* _Instructions for the task_
Reproduce the records word for word, leaving out any pictures they hold.

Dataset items
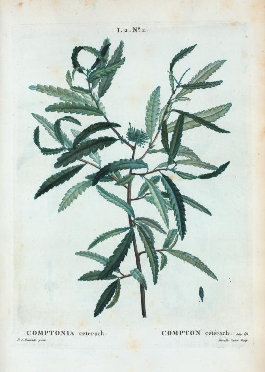 Comptonia ceterach = Compton cétérach.
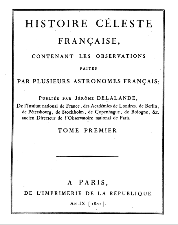 Título Histoire céleste française, Volumen 1 Histoire céleste française, Joseph Jérôme Le Français de Lalande Autor Joseph Jérôme Le Français de Lalande Editor Imprimerie de la république, 1801 Procedencia del original Princeton University Digitalizado 23 Ene 2009 N.º de páginas 590 páginas
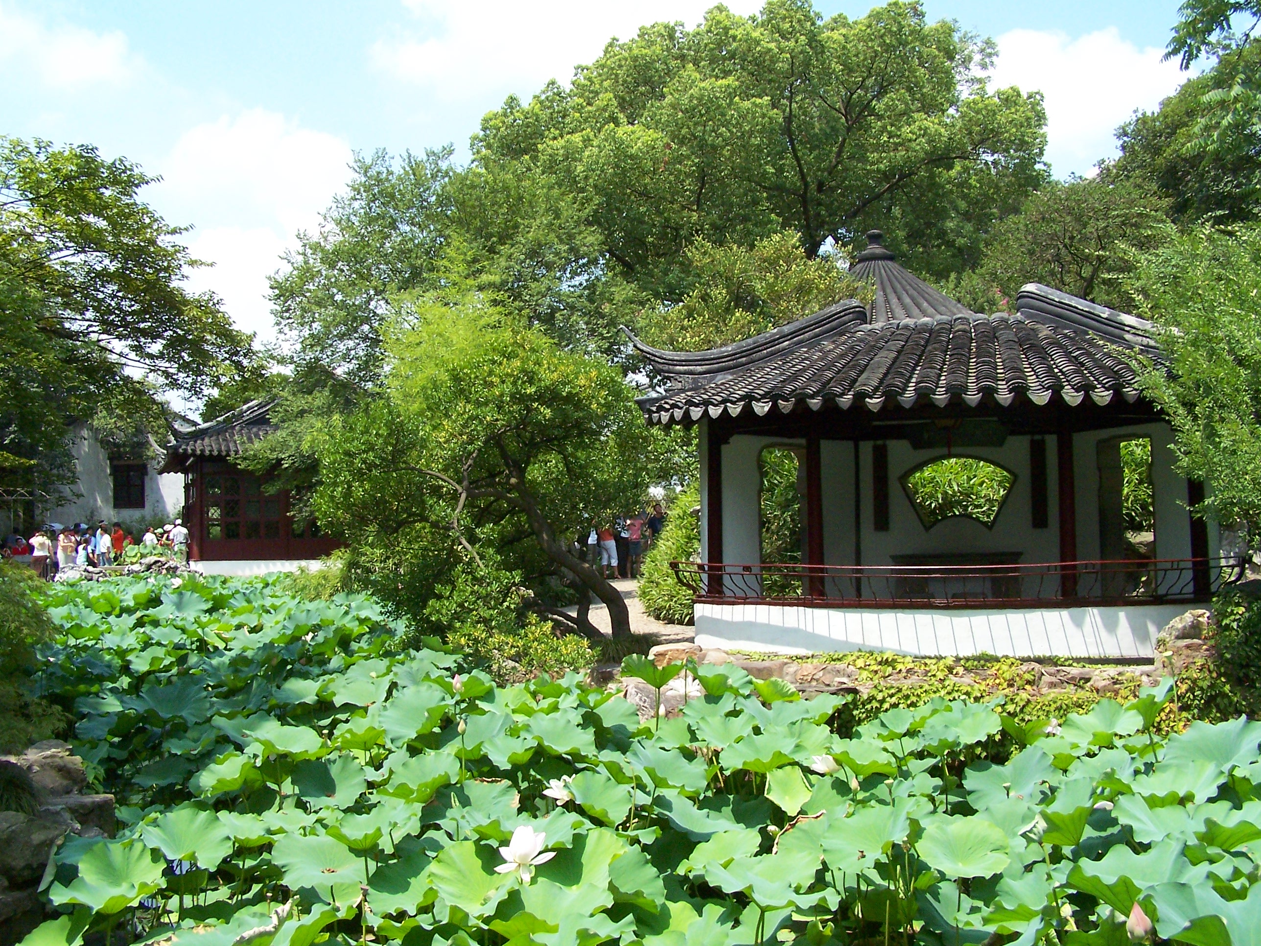 Pavillon "on s'assoie avec qui?"
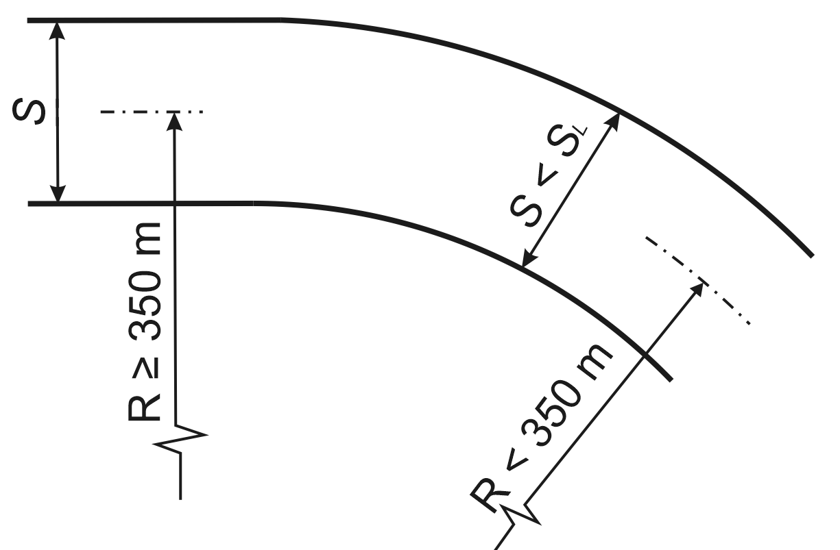 Ceļa plāna sliežu platumshēma platajam sliežu ceļam
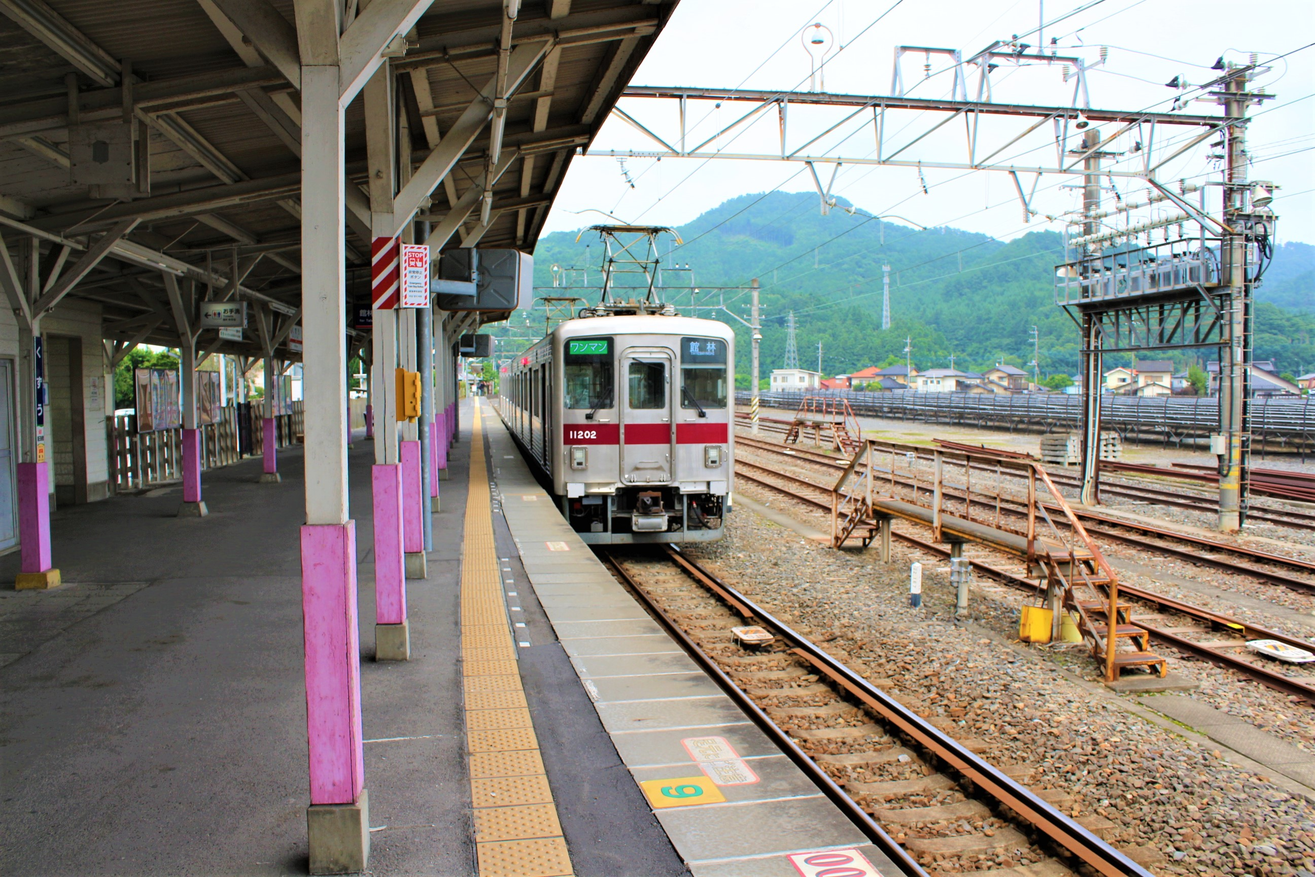 葛生駅ホーム Canon EOS Kiss X7i
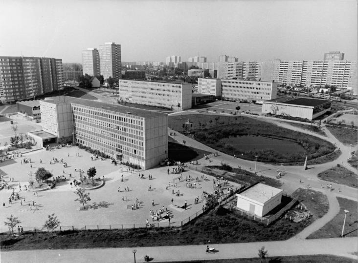 Berlin, Marzahn, Neubaugebiet, Wohnblocks ADN-ZB Schindler 25.6.87-cc-Berlin: Neubaugebiet Marzahn-Zehn Jahre ist es her, daß im Marzahner Neubaugebiet die erste Platte gesetzt wurde. Wie zwischen Otto-Buchwitz-Straße und Allee der Kosmonauten entstanden bisher über 60.000 Wohnungen, zahlreiche Schulen, Turnhallen, Klubgaststätten, Kaufhallen und weitere Einrichtungen. Rund 160.000 Bürger wohnen in diesem jungen Stadtbezirk. 1987 werden in Marzahn über 5.500 Wohnungen gebaut, die meisten davon im Gebiet Ahrensfelde-Süd. Information added by Wikimedia users. Drei typische Schulgebäude, in der Mitte die 19. POS "Pham Tuan". Der Teich am rechten Bildrand ist von Schülern gereinigt und wiederhergestellt worden und wurde später unter Naturschutz gestellt. Das Bild ist in Richtung SW aufgenommen. Das markante Doppelhochhaus gehört zur Kienbergstraße.
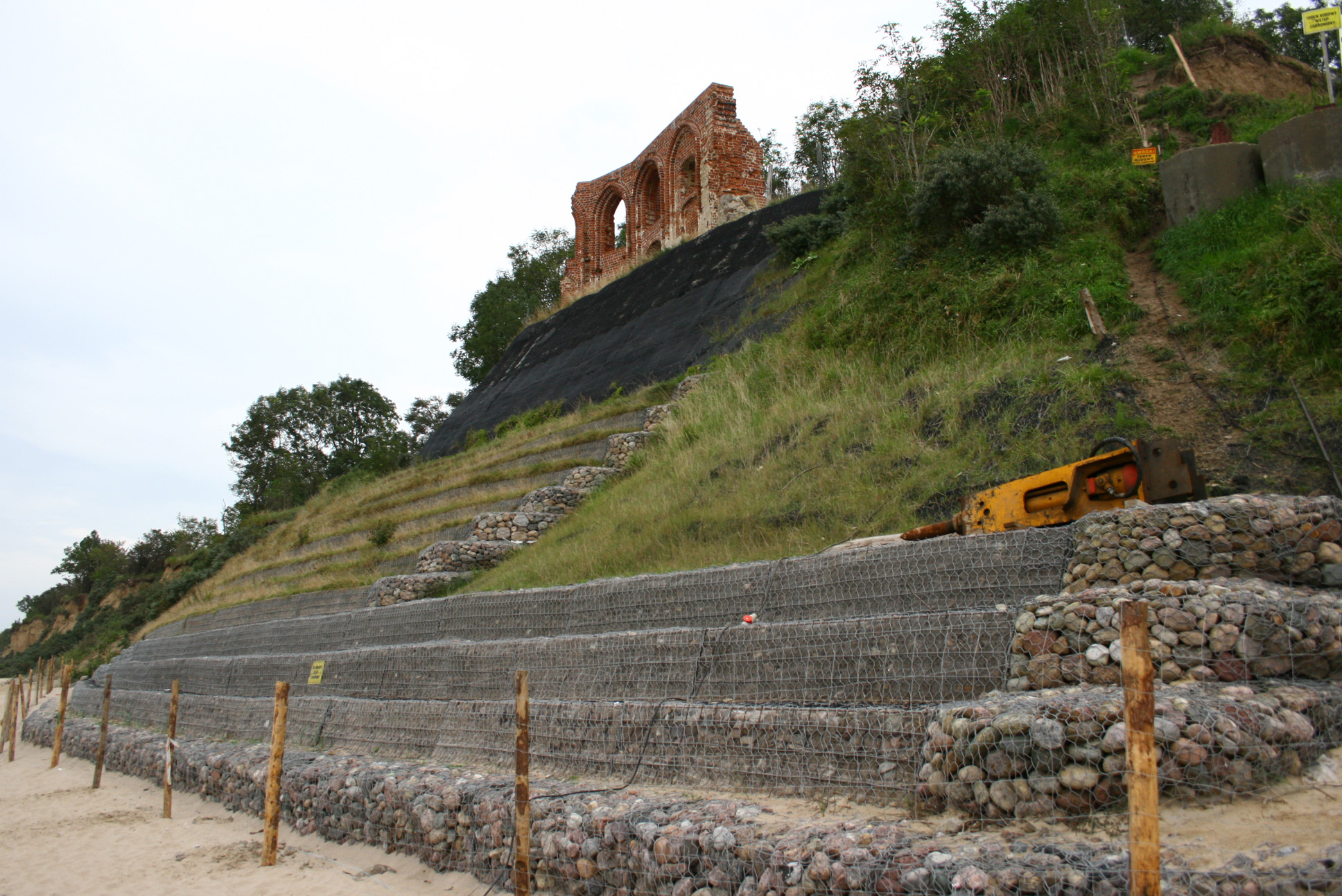 Ruiny kościoła w Trzęsaczu - zabezpiecznie
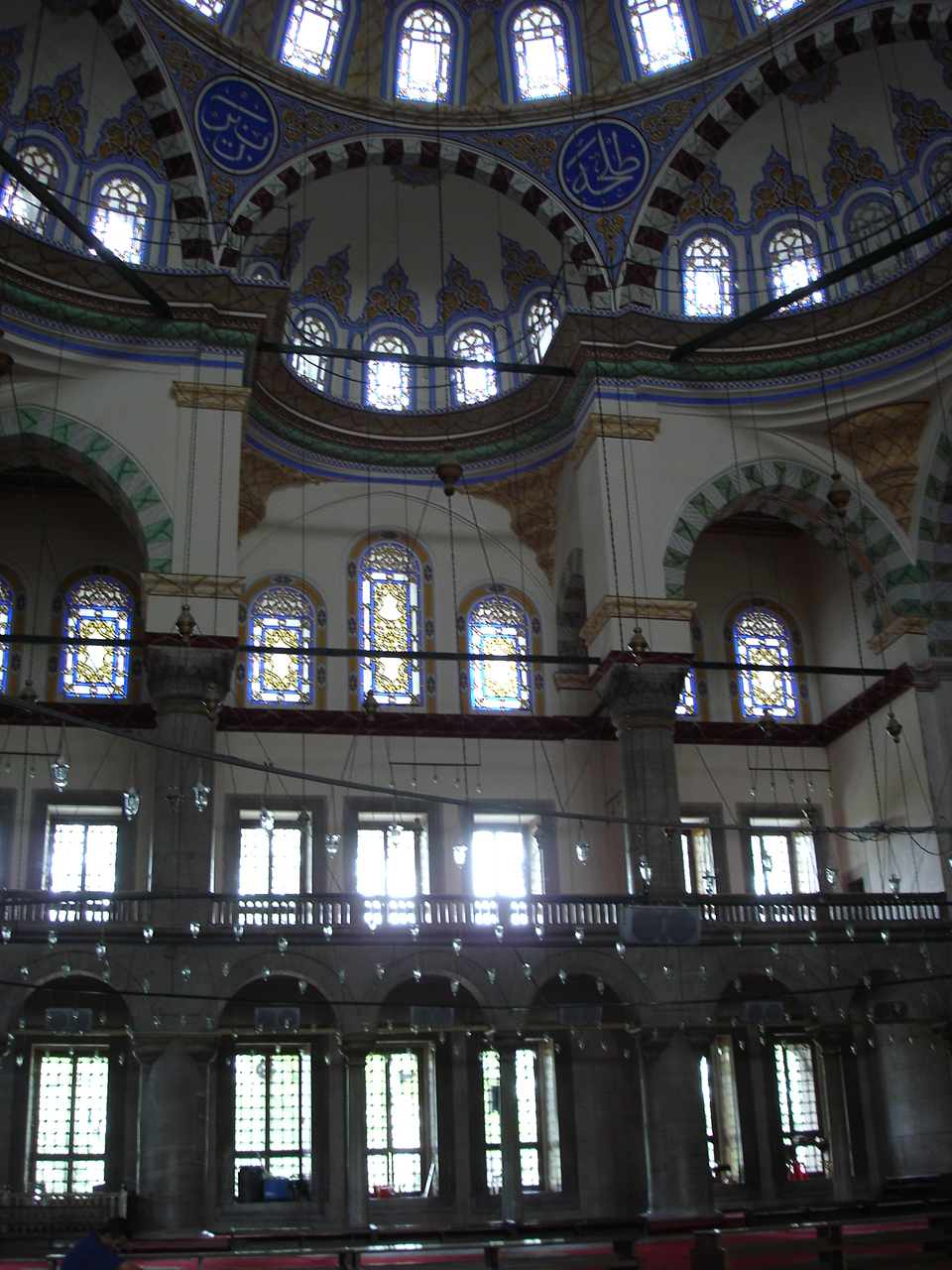 L'interno della moschea detta "Fatih camii" ("la moschea del Conquistatore") o "Fatih Memhet camii" ("la moschea di Maometto il Conquistatore"), ad Istanbul. Foto di: Giovanni Dall'Orto, 26-5-2006.
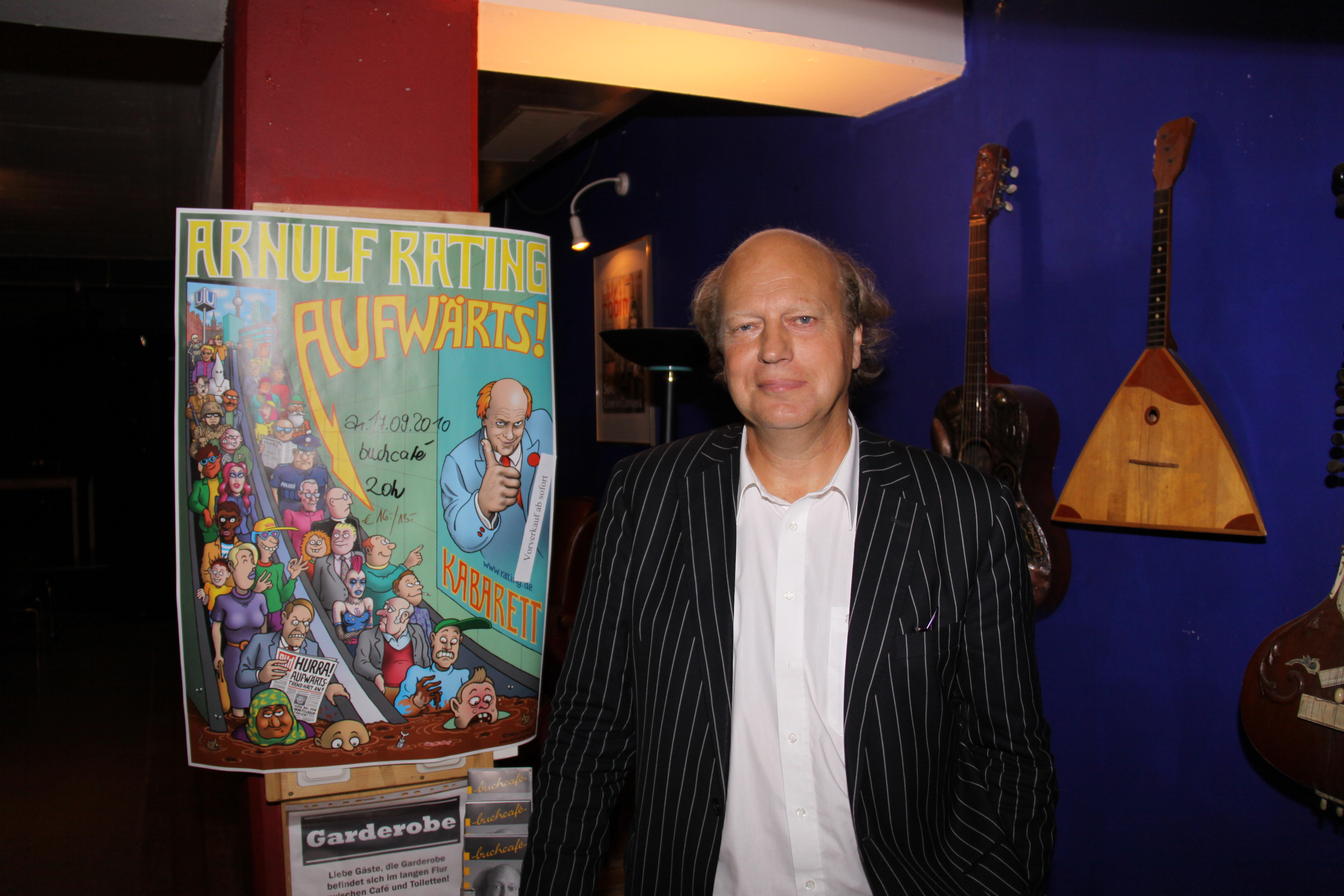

* _Exercise response_
 Comptonia ceterach = Compton cétérach.
 Título Histoire céleste française, Volumen 1 Histoire céleste française, Joseph Jérôme Le Français de Lalande Autor Joseph Jérôme Le Français de Lalande Editor Imprimerie de la république, 1801 Procedencia del original Princeton University Digitalizado 23 Ene 2009 N.º de páginas 590 páginas
 Pavillon "on s'assoie avec qui?"
 Ceļa plāna sliežu platumshēma platajam sliežu ceļam
 葛生駅ホーム Canon EOS Kiss X7i
 Berlin, Marzahn, Neubaugebiet, Wohnblocks ADN-ZB Schindler 25.6.87-cc-Berlin: Neubaugebiet Marzahn-Zehn Jahre ist es her, daß im Marzahner Neubaugebiet die erste Platte gesetzt wurde. Wie zwischen Otto-Buchwitz-Straße und Allee der Kosmonauten entstanden bisher über 60.000 Wohnungen, zahlreiche Schulen, Turnhallen, Klubgaststätten, Kaufhallen und weitere Einrichtungen. Rund 160.000 Bürger wohnen in diesem jungen Stadtbezirk. 1987 werden in Marzahn über 5.500 Wohnungen gebaut, die meisten davon im Gebiet Ahrensfelde-Süd. Information added by Wikimedia users. Drei typische Schulgebäude, in der Mitte die 19. POS "Pham Tuan". Der Teich am rechten Bildrand ist von Schülern gereinigt und wiederhergestellt worden und wurde später unter Naturschutz gestellt. Das Bild ist in Richtung SW aufgenommen. Das markante Doppelhochhaus gehört zur Kienbergstraße.
 Ruiny kościoła w Trzęsaczu - zabezpiecznie
 L'interno della moschea detta "Fatih camii" ("la moschea del Conquistatore") o "Fatih Memhet camii" ("la moschea di Maometto il Conquistatore"), ad Istanbul. Foto di: Giovanni Dall'Orto, 26-5-2006.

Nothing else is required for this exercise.